DE3931224A1 - Cable sheathing with vinyl] chloride polymers - by applying paste contg. non-crosslinked PVC with high K-value, or crosslinked PVC, and gelling at 80-250 deg. C - Google Patents

Abstract

Prodn. of cable sheathing (I) based on vinyl chloride polymer (II) with K value 60-100 contg. 50-100 wt. % vinyl chloride (VC) 0-50 wt. % other ethylenic comonomers with a single double bond (III) and 0-20 wt. % poly-unsatd. (IV) or functional (V) comonomers by prepg. (II) as a paste by addn. of 30-80 wt. % plasticiser (w.r.t. amt. of (II) in the paste) and opt. upto 10 wt. % crosslinker and coating the electrical conductor with this paste at or slightly above ambient temp. then hardening the coating and opt. crosslinking by gelling at 80-250 deg.C. More spec. (II) is an uncrosslinked homo- co- or graft co-polymer of 50-100 wt. % VC and 0-50 wt. % (III) with K value 70-100 which is made into a paste without (IV) or a copolymer of the same compsn. which is made into a paste contg. 0.1-10 wt. % S-contg. bifunctional crosslinker, (II) contains 0.1-20 wt. % (IV) or N-methylyl gp. contg. comonomer (V) and no crosslinker or 0.1-20 wt. % unsatd. hydrolysable silicon-functional comonomer and 0.01-10 wt. % acid catalyst or 0.1-20 wt. % OH-functional comonomer (V) and 1-10 wt. % di-isocyanate (II) is made into a paste with a crosslinkable plasticiser. USE/ADVANTAGE - Use of uncrosslinked (II) with high k value, or crosslinked (II), applied as a paste, gives cable sheathing with very low shrinkage at high temp.

Description

The invention relates to a method for sheathing elek trical conductor with paste, networked or networked baren, homo-, co- or graft copolymers of vinyl chloride.

Plasticized polyvinyl chloride compositions are described in large scope for insulation or sheathing of electri lines used. Because of the better insulator properties are preferred in the cable industry Suspension PVC used. In addition to PVC contain such together cable manufacturing and additives such as Sta bilisators, fillers, lubricants and plasticizers for Setting the mechanical properties.

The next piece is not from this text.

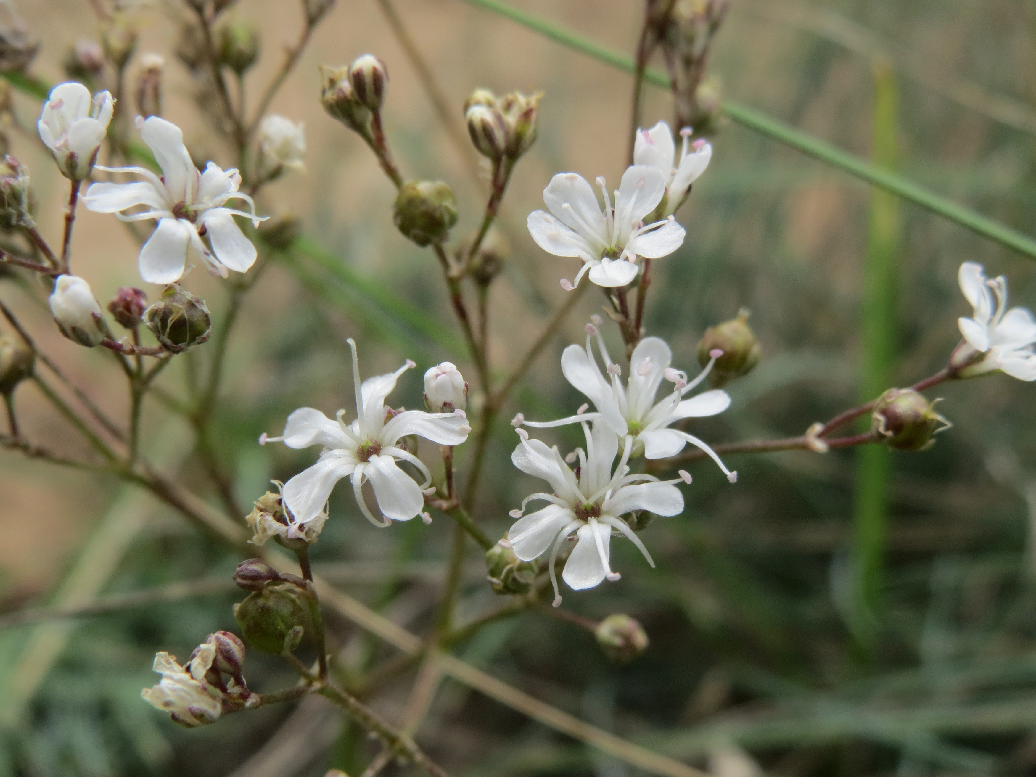 Büscheliges Gipskraut (Gypsophila fastigiata) im Mainzer Sand

Vinyl chloride polymers are used to manufacture the cables usually processed by the extrusion process. To the possibly preheated electrical conductor is con continuously fed to the spray head and from which, at one Temperature from 150 to 200 ° C, inflowing polymer additive composition envelops.

For certain areas of application in the cable sector, especially when the cables are subjected to mechanical stress at high temperature (<100 ° C) are exposed, the mechanics of normal  PVC cable masses do not meet the requirements there. Around the properties of PVC cable masses are extremely demanding changes regarding the mechanical resilience VC polymers are used to adapt to higher temperatures with a high K value or cross-linked or cross-linkable VC poly merisate one. In some cases, they are also very low-shrink Cable covers required.

Crosslinkable VC-Poly in thermoplastic processing merisate (e.g. by extrusion) always results in the pro It is a problem that networking that starts too early is the correct one Processing makes it difficult or impossible for a on the other hand, if the networking starts too late, the desired one Improvement in mechanical values is not achieved. Is not networked during processing but on concluding, this additional operation mostly provides considerable effort (e.g. electron beam ver wetting).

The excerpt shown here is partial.